Nationalgeographic.co.id - Budaya Panji turut hadir tradisi masyarakat Kalimantan Selatan, khususnya di Banjarmasin. Keberadaannya hadir dalam dua bentuk, tari topeng dan lisan.
Putri Yunita Permata Kumala Sari mengatakan, budaya Panji masuk Banjarmasin sudah ada sejak zaman Hindu-Buddha semasa Kerajaan Majapahit. Kebudayaan tersebut dibawa dan bercampur dengan masyarakat Banjar yang kompleks dari berbagai suku, seperti Dayak, Melayu, dan Jawa.
Setelah Majapahit kehilangan pengaruhnya, Kesultanan Banjar berdiri dengan bantuan Kesultanan Demak. Perkembangan budaya Panji pun sudah bercampur dengan pengaruh lainnya.
Baca Juga: Bagaimana Panji Angreni Menggambarkan Watak Orang Jawa Semestinya?
Putri sendiri adalah seorang pengamat budaya dari Komite Tari Dewan Kesenian Banjarmasin, yang menjelaskan kehadiran budaya Panji di Banjarmasin lewat Webinar Relevansi dan Aktualisasi Budaya Panji ke-16, Kamis (21/10/2021).
"Di sini ada Manopeng.

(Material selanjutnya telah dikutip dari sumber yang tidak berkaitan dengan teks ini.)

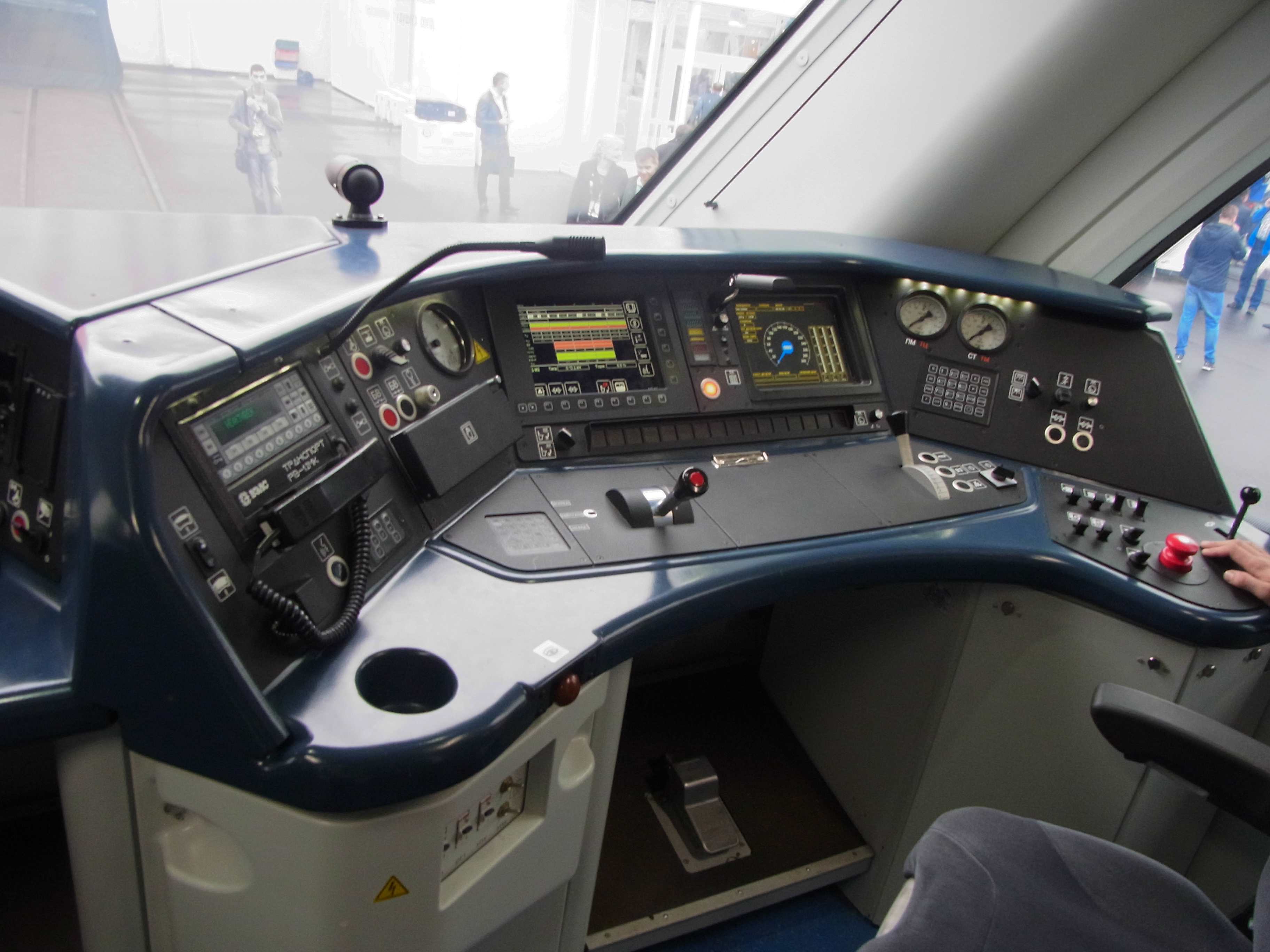 Пульт управления в кабине электропоезда ЭГ2Тв-001
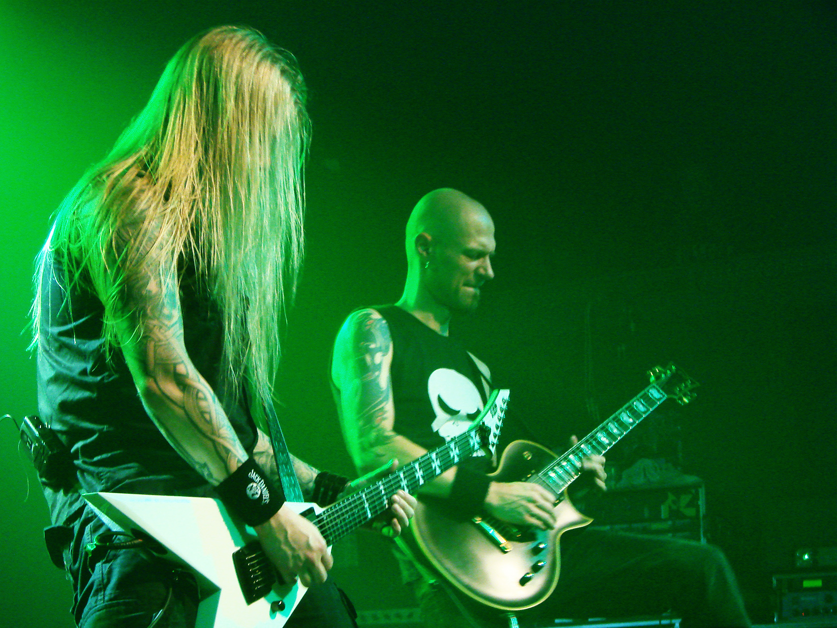 Soilwork en concert à Paris, à la Locomotive, le 12/10/07.
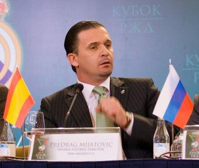 Predrag Mijatović
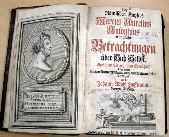 Marc Aurel BetrachtungenAzərbaycanca: Mark Avrelinin alman dilində "Betrachtungen" əsəri
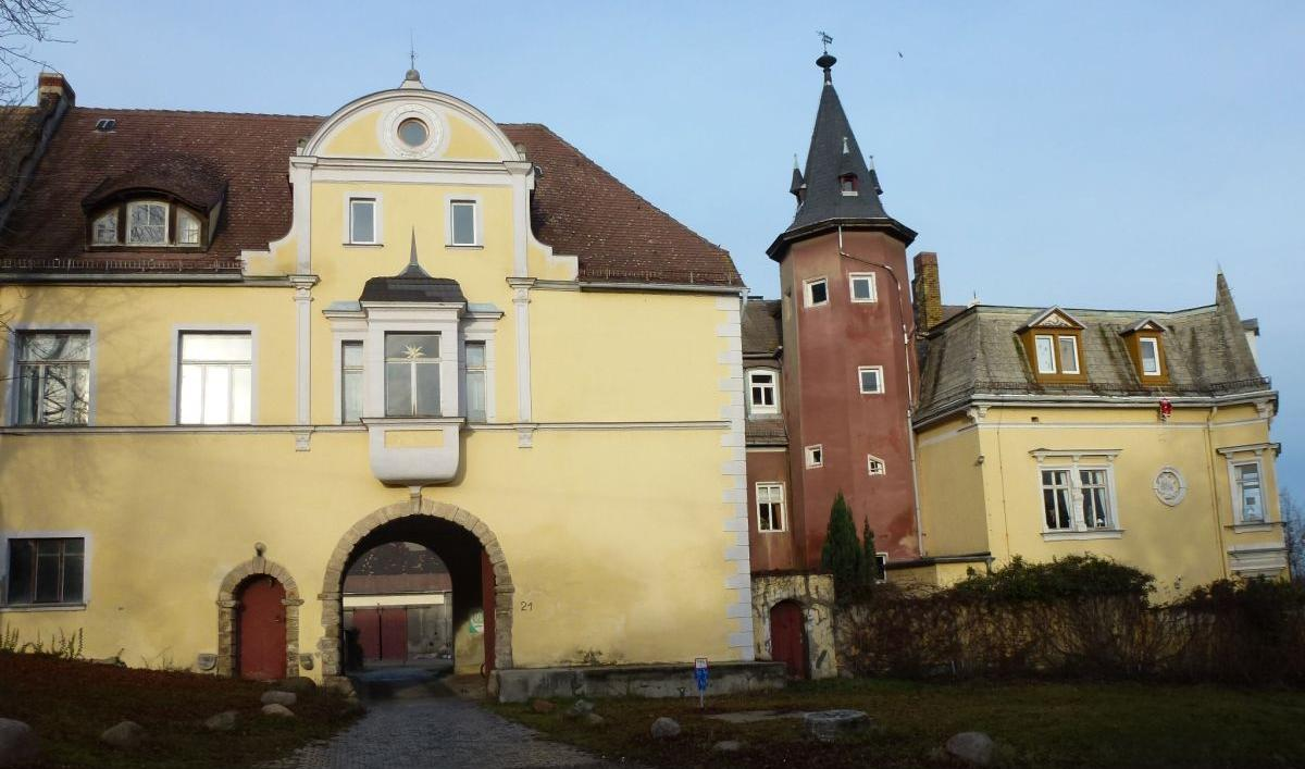 Gut in Wengelsdorf

Budaya inilah yang merupakan salah satu jejak Panji di Kalimantan Selatan," terang Putri. "Istilah 'Manopeng' adalah kegiatan ritual dari di mana keturunan atau juriyat itu memiliki topeng yang diturunkan di Banjarmasin.
Tradisi Manopeng biasanya dilakukan secara tahunan dalam rangkaian membersihkan topeng, menapungtawari, memperapeni (mengasapi), dan kemudian menarikan oleh keluarga yang menggelutinya.
Baca Juga: Kehadiran Budaya Panji di Atas Puncak Watak Kesenian Tari Topeng
Selain di Banjarmasin, tradisi Manopeng masih diselenggarakan di Marabahan, Kabupaten Batola.
"Itu Bandar pertama sebelum ibu kota kesultanan pindah ke Bandarmasih (nama terdahulu Banjarmasin)," terang Putri.
Ada pula diselenggarakan di Rantau di Kabupaten Tapin, Barikin di Kabupaten Hulu Sungai Tengah, Pantai Hembawang di Kabupaten Hulu Sungai Tengah, Juai di Kabupaten Balangan. Sementara di Banjarmasin diadakan secara tahunan di Banyu Ruwat.
Tradisi Manopengan menjadi ajang silahturahmi bagi keluarga penerusnya. Putri menerangkan, mereka percaya bila tidak diadakan dalam suatu tahun akan ada bala yang mengintai keluarga.